For the inequality to hold, we'll have to impose the following:
(m-1) > 0, for the function to be convex and m - 1 different from 0, for the function to keeps it's order.
If the quadratic function is positive for any real value of x, then the graph of the function is entirely above x axis. That means that the quadratic function is not cancelling for any real value of x.

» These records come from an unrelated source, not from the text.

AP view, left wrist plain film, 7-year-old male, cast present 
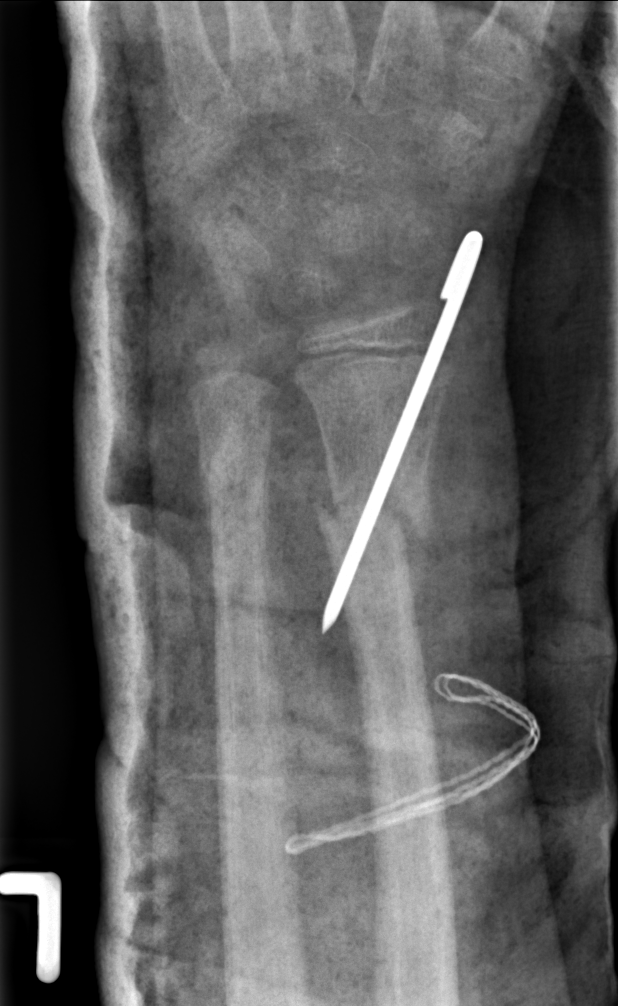

FINDINGS: Metallic hardware — [321, 226, 484, 636] [282, 670, 542, 857]. AO/OTA classification: 23-M/3.1. Fractures — [314, 465, 442, 577], [200, 437, 274, 509].
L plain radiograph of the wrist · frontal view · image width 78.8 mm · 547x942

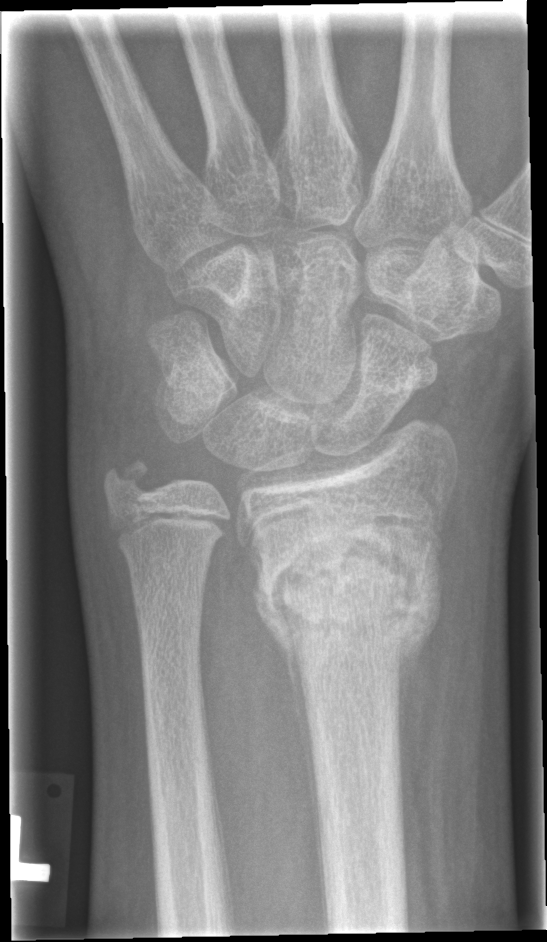 Bone fracture: 2 @ <246,509>-<450,685>, <97,453>-<160,507>
Periosteal reaction: <250,553>-<330,928>; <390,532>-<443,775>
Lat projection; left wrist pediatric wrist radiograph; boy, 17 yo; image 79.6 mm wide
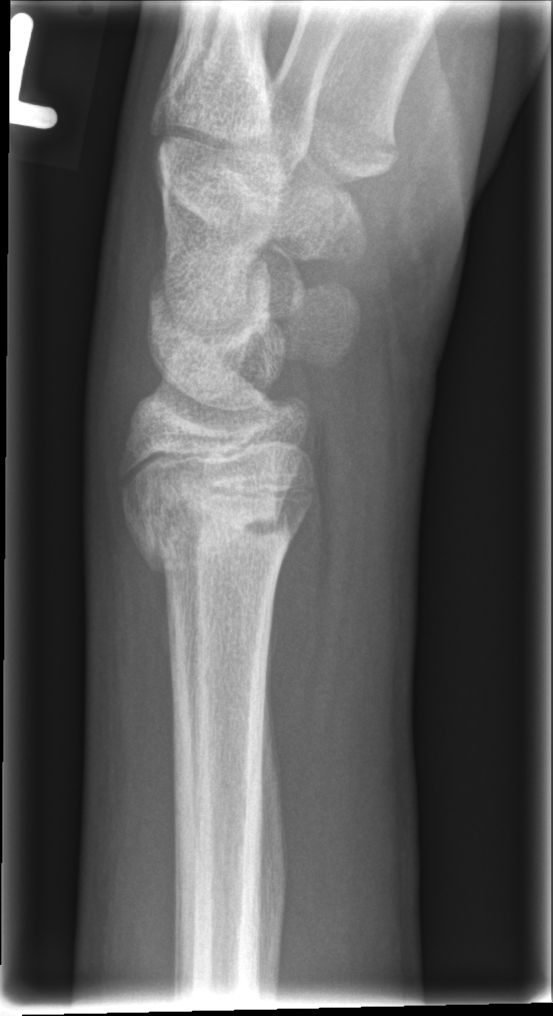

Bone fracture identified at 125 495 299 578. AO/OTA classification: 23r-M/3.1; 23u-E/7.

For this reason, the discriminant of the function is positive.
delta = b^2 - 4ac
a,b,c are the coefficients of the quadratic.
a = (m-1) , b = -(m+1) , c = (m+1)
delta = (m+1)^2 - 4(m-1)(m+1)
delta = m^2 + 2m + 1 - 4(m^2 - 1)
delta = m^2 + 2m + 1 - 4m^2 + 4
delta = -3m^2 + 2m + 5
We'll impose the constraint for delta to be positive:
-3m^2 + 2m + 5 > 0
3m^2 - 2m - 5 < 0
m1 = [2+sqrt(4 + 60)]/6
m1 = (2+8)/6
m1 = 10/6
m1 = 5/3
m2 = -1
Delta is negative if m is in the interval (-1 , 10/6).
But, to respect the constraint for the function to be convex (y has to be above x axis), m-1>0 => m>1.
The common interval of possible values of m is: (1 , 10/6).